Former staff at Spokane youth psychiatric unit blame Providence for closure
InvestigateWest by Kaylee Tornay and Whitney Bryen, January 16, 2025: As youth mental health worsens in Eastern Washington, the decision shrinks available acute services.
Early last year, Providence Sacred Heart Medical Center in Spokane painted a bleak picture of what would happen without its Psychiatric Center for Children and Adolescents.
As children’s mental health needs escalate, teens in the area would lose access to lifesaving treatment. And other nearby facilities would struggle to fill the gap, Sacred Heart executives wrote in an application for a state Department of Commerce grant in February 2024, obtained by InvestigateWest in a records request.
“If this unit downsized or closed, this would cause even less access in an under-resourced area resulting in patients and families having to travel several hours for inpatient care,” hospital leaders wrote.

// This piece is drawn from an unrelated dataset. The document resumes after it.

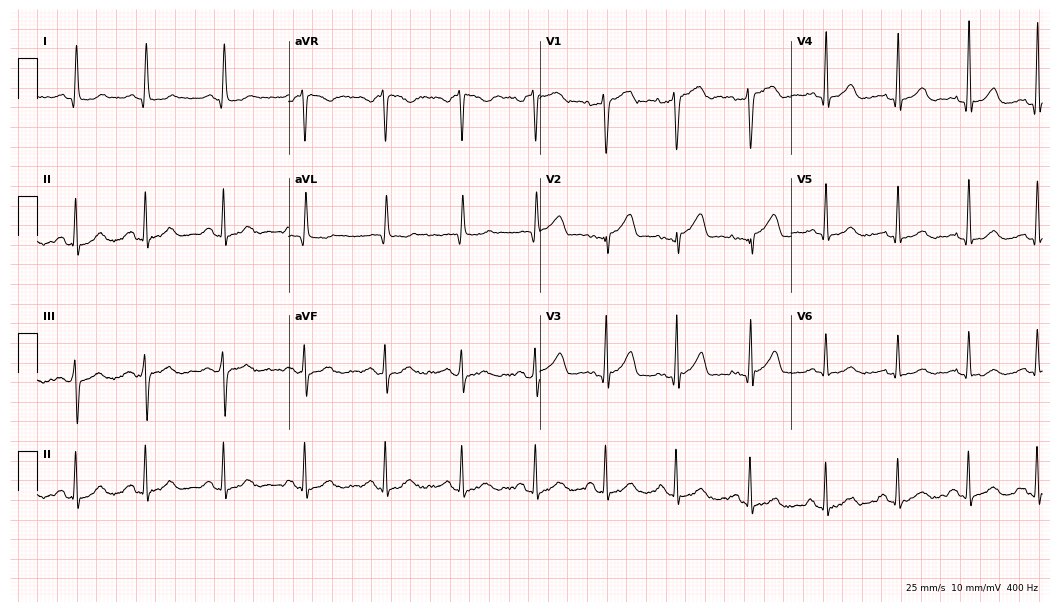
Standard 12-lead ECG recorded from a 50-year-old woman. Read as a normal ECG.

Sacred Heart asked the state for $1.8 million to pay for facility upgrades to make the unit safer and “ensure that every child has access to high-quality, affordable and culturally competent mental health care.”
The pitch worked. The state awarded Sacred Heart the full amount it requested.

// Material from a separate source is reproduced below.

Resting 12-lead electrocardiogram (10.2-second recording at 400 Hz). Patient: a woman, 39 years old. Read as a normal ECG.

But Sacred Heart turned the grant down in April. In September, it closed the Psychiatric Center for Children and Adolescents anyway.
The grant application, which said the youth psychiatric unit was operating at an annual $2 million loss, underscores why former employees and health care experts are critical of Sacred Heart and its parent network, Providence, in the wake of the decision. In interviews with InvestigateWest, they cast it as one more step by one of the nation’s largest nonprofit hospital systems to improve its bottom line instead of meeting the needs of an escalating mental health crisis among children.

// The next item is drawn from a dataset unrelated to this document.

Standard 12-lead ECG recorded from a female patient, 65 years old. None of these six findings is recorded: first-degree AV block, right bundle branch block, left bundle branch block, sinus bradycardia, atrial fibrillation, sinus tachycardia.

In the last decade, Sacred Heart repeatedly reduced services and long-term resources in the unit, according to internal emails, public records and interviews. Yet as Sacred Heart cuts youth services in Spokane, the Providence system is pouring more than $1 billion into a hospital expansion in Seattle that sees fewer Medicaid patients. And its executives are making millions.
“If you’re complaining you’re so broke, why are you able to pay these people so much?” said Dr. Cory Alexander, a child and adolescent psychiatrist who resigned from Sacred Heart around the time of the closure. She joined nursing staff and former patients at protests last summer decrying the closure and sounding the alarm about diminishing options for teens in crisis.